Potential G-quadruplex forming sequences show enrichment in the human genome in regulatory elements. (A) Regions in which PQSs are found enriched in the human genome, and (B) histograms of PQS distributions around the TSSs of human genes in the template (left) or coding (right) strands. The complete distributions of PQSs around TSSs (gray left or red right) are also compared to PQSs specific to human DNA repair genes (blue lines).
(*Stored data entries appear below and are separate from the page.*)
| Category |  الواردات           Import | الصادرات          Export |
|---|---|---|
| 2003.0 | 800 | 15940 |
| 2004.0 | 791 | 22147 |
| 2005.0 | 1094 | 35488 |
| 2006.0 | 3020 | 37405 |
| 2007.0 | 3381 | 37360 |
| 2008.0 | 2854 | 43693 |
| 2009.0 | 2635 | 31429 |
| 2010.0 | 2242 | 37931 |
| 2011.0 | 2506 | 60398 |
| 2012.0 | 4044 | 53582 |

The data in panel B are replotted from our original report on these distributions.

Figure 5.

The structural plasticity of native G4 folds can accommodate the structurally destabilizing modification OG. (A) G-Tetrad hydrogen bonding is compromised by OG. (B) In the human VEGF promoter G4, the presence of OG engages the 5^th G run or “spare tire” to maintain the G4 fold.

Figure 6.

Oxidative modification of G to OG yields a Janus-faced purine that base pairs with C on the Watson-Crick face or A on the Hoogsteen face leading to a G→T transversion mutation in the absence of faithful DNA repair.

Figure 7.

The base excision repair of an OG:C base pair initiated by OGG1. *The proposed mechanism assumes OGG1 is a monofunctional glycosylase as supported by recent cellular studies.

Figure 8.

Proposed pathways by which G oxidation to OG in a gene promoter activates transcription. (A) Avvendimento’s proposed pathway by estrogen-receptor mediated gene activation for driving OG formation in a promoter and OGG1 activity leading to an entry point for TOPB2-mediated gene activation. (B) Boldogh/Ba and co-workers found Cys oxidation in OGG1 (OGG1^ox) attenuates the glycosylase activity to stall the protein for active recruitment of NF-κB to OG-bearing promoters for gene activation during inflammation. (C) Our laboratory found OGG1 release of OG in a promoter provides the drive for a duplex→G4 switch to display an AP to APE1 with stalled endonuclease activity on the G4 allowing recruitment of activating transcription factors via the Ref-1 properties during oxidative/inflammatory stress. (D) Xodo and co-workers found OG stabilized G4s were binding substrates for MAZ and A1 that led to resolving the non-canonical fold for BER-mediated activation during oxidative stress. (E) Tell and co-workers found oxidation in the nCaRE hairpin forming sequence provided a substrate for APE1 to interact with Ku70/80 and RNA pol II for gene activation under oxidative stress.

Figure 9.

Proposed relative energy-level diagram for gene regulation via G oxidation in a promoter PQS.

Figure 10.

DNA repair gene promoter oxidation is the stimulus for upregulated transcription.

Figure 11.

Structural comparisons of OG and 5mC. (A) The dominant tautomers of OG and 5mC favor Watson-Crick base pairing. (B) The OG:C and 5mC:G base pairs alter the major groove hydrogen bond donor and acceptor patterns.

Figure 12.

The BER process returns the oxidation products of G and 5mC back to the native state.

Figure 13.

The impact of G oxidation to OG in a gene promoter sequence that can switch structure to a non-canonical fold. (A) In the coding strand of a promoter, OG in sequences that can adopt G4s, i-motifs (iM), Z-DNA enhance gene expression; in contrast, OG in a sequence only capable of B-DNA formation has no impact on transcription. (B) In the template strand of the promoter, OG in all four sequence contexts caused a significant decrease in gene expression. Significance was determined by a Student’s t-test where *P < 0.05, **P < 0.01, and ***P <0.001. This figure is adapted from our prior publication on this topic that provides all the experimental details for collection of the data.